I sat alone in my car for those next few days, stranded on the island of contemplation, surrounded by oceans of regret. I wondered about morality. This gnawing sense between goodness and evil, I wondered why I felt this need to protect the former from the latter. This conviction that had led me down the path of law enforcement at a young age. Who knew years laters it would also lead me to arrest my own partner and serve as a witness against him in his trial for police brutality and manslaughter. Looking at my life now, having experienced the isolation and the ridicule that came with such a decision, “was it worth it,” I muttered in the darkness as I noticed a dark slender figure hit the keypad at the door of the building and walk inside.

Thrusted back to reality by what I had just seen, I shifted my eyes towards my watch and noticed it was just past 12AM. “Who the hell is that and what are they doing here at this hour,” two questions that stopped mattering two hours ago since I was supposed to be gone at 10PM. I thought to start my car and just leave, but there was this feeling that wouldn’t let me put the key into the ignition. This feeling that always creeps up the small of my back at the worst times, signifying that something isn’t quite right. One of my hands clenched the steering wheel, one foot rested on the brake pedal, I stuck the key in the ignition and just as I readied to turn it, a black cargo van rolled in front of the door of the building. It’s lights were off. Three masked figures appeared from within as it pulled away just as silently as it had approached. I strained my eyes from across the street and watched as one of the three hit the keypad of the door and they all disappeared inside. Their flashlights flickered and danced on the giant windows of the glass building as they searched. I watched the show in confusion as they scoured each floor. Time slowed. My mind wondered about whether or not I should insert myself into a situation that had absolutely nothing to do with me. There it was, creeping up the small of my back, yet again. This feeling held me hostage. The lights that slow danced along the windows began to pick up their tempo. The rhythm they now moved to was the frantic beat of giving chase. I saw the slender figure running through the halls towards the stairwell. Floor 3. Without hesitation I left the car, gun drawn, running towards the building. As I approached, the slender figure burst through the front door and transformed into a curly haired woman, who’s brown flushed face glistened golden in the light of the moon. She clenched a small black case in her right hand.

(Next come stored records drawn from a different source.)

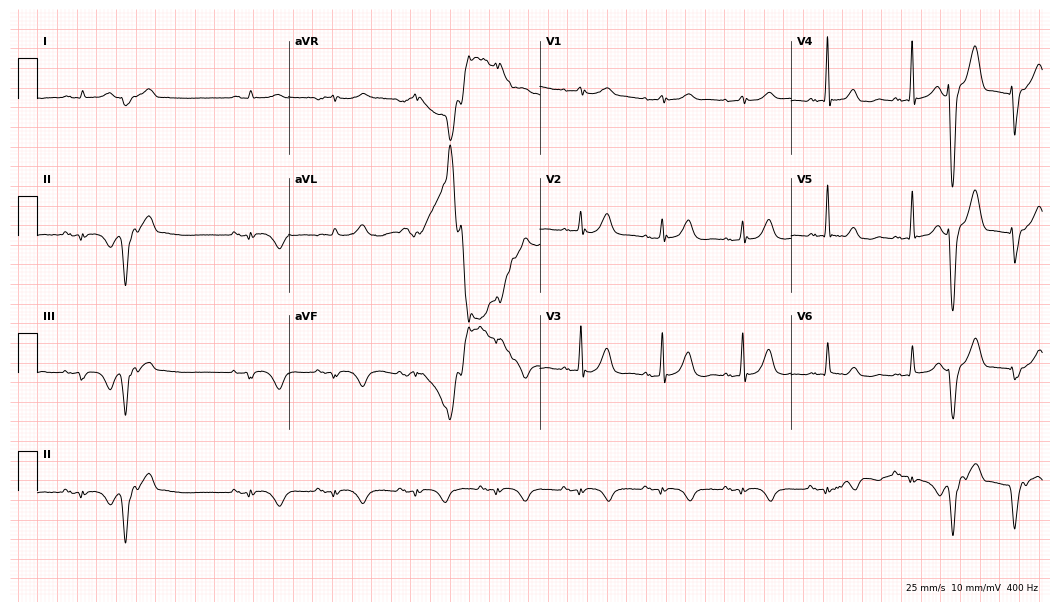
Resting 12-lead electrocardiogram. Patient: a 77-year-old man. None of these six findings is recorded: first-degree AV block, right bundle branch block, left bundle branch block, sinus bradycardia, atrial fibrillation, sinus tachycardia. Other findings, if any, are not listed.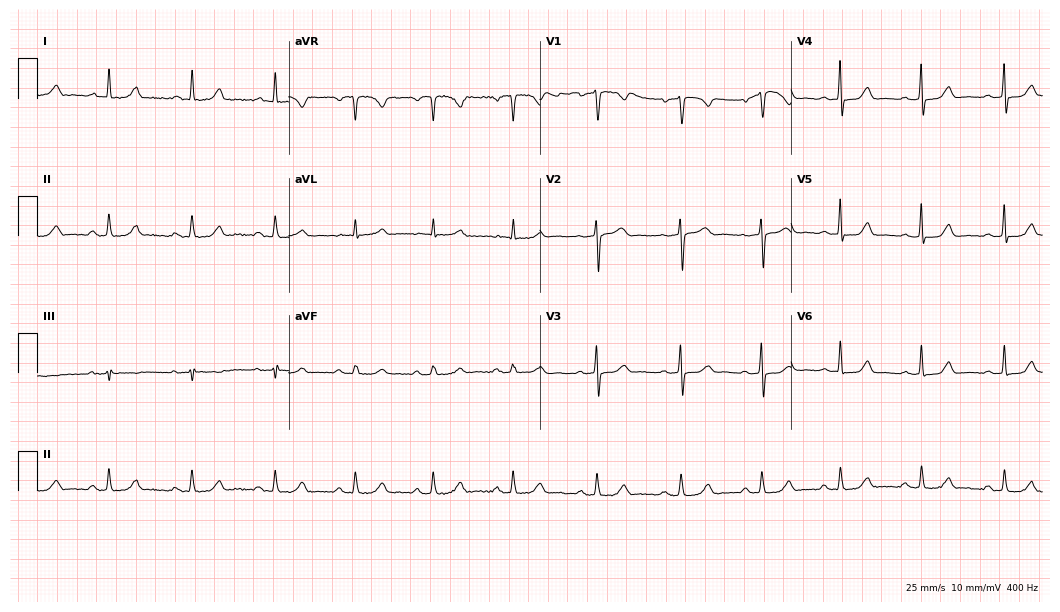
12-lead ECG from a woman, 48 years old. Screened for six findings — first-degree AV block, right bundle branch block, left bundle branch block, sinus bradycardia, atrial fibrillation, sinus tachycardia — none is recorded. Findings outside these six are not listed.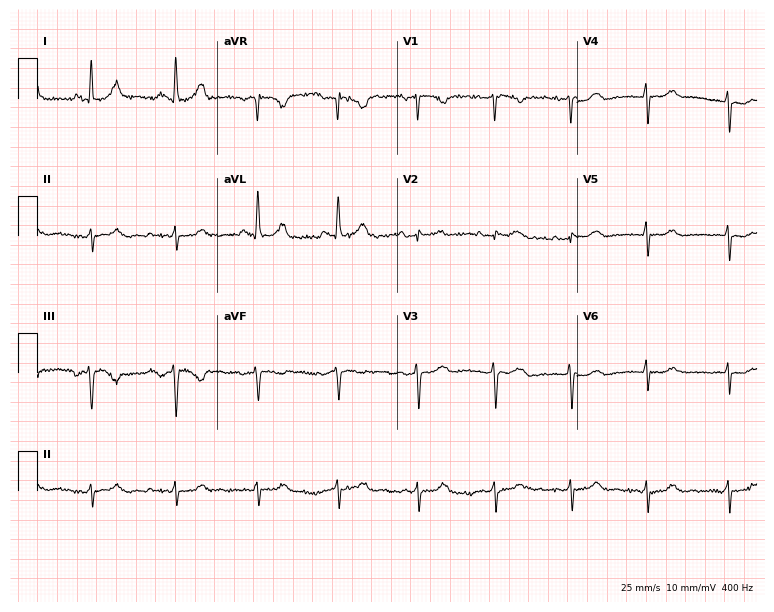
12-lead ECG from a female, 61 years old. No first-degree AV block, right bundle branch block (RBBB), left bundle branch block (LBBB), sinus bradycardia, atrial fibrillation (AF) or sinus tachycardia recorded for this tracing.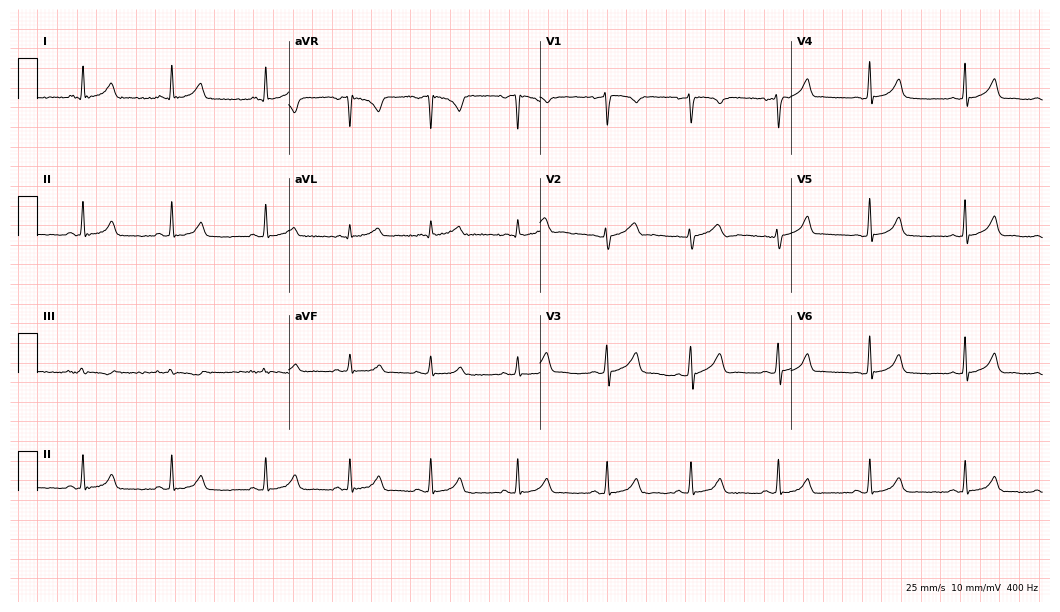
ECG (10.2-second recording at 400 Hz) — a 36-year-old female. Labelled as a normal ECG.

I halted in my tracks and fixed my lips to yell freeze. There it was again, that feeling, as I saw one of the three masked figures raising their gun from inside the windows of the building. The flickers from his gun flashed, a strobe light within this dance club of hysteria that I now find myself a patron of. I couldn’t shoot without hitting the curly haired woman. I was sure she had been struck down by the lightning from the masked person’s gun. A miracle, I thought as she breezed by me, yelling, “they are trying to kill me,” gasping for air with each word. The masked person approached the door. I fired my gun urging them to stay at bay inside the building.

“The red mustang,” I yelled, instructing the woman to correct her direction towards our escape route. The shots from my gun begged the attention of the driver of the black van. It came barreling from behind the building, cargo door positioned ajar, and bullets screaming at me as if they knew me by name. The van halted momentarily to pick the others up from in front of the building. It was in this moment, I emptied the magazine of my Glock, only hoping to hit a tire and hinder their chase. It seems my bullets had other plans. Indeed one did make its home in the front driver’s side tire, but one had runaway, finding itself lodged in the driver’s throat. No time to think about that now. “Get in,” I yelled to the brown faced woman. I started the car as the tires squealed informing the masked figures that we had escaped.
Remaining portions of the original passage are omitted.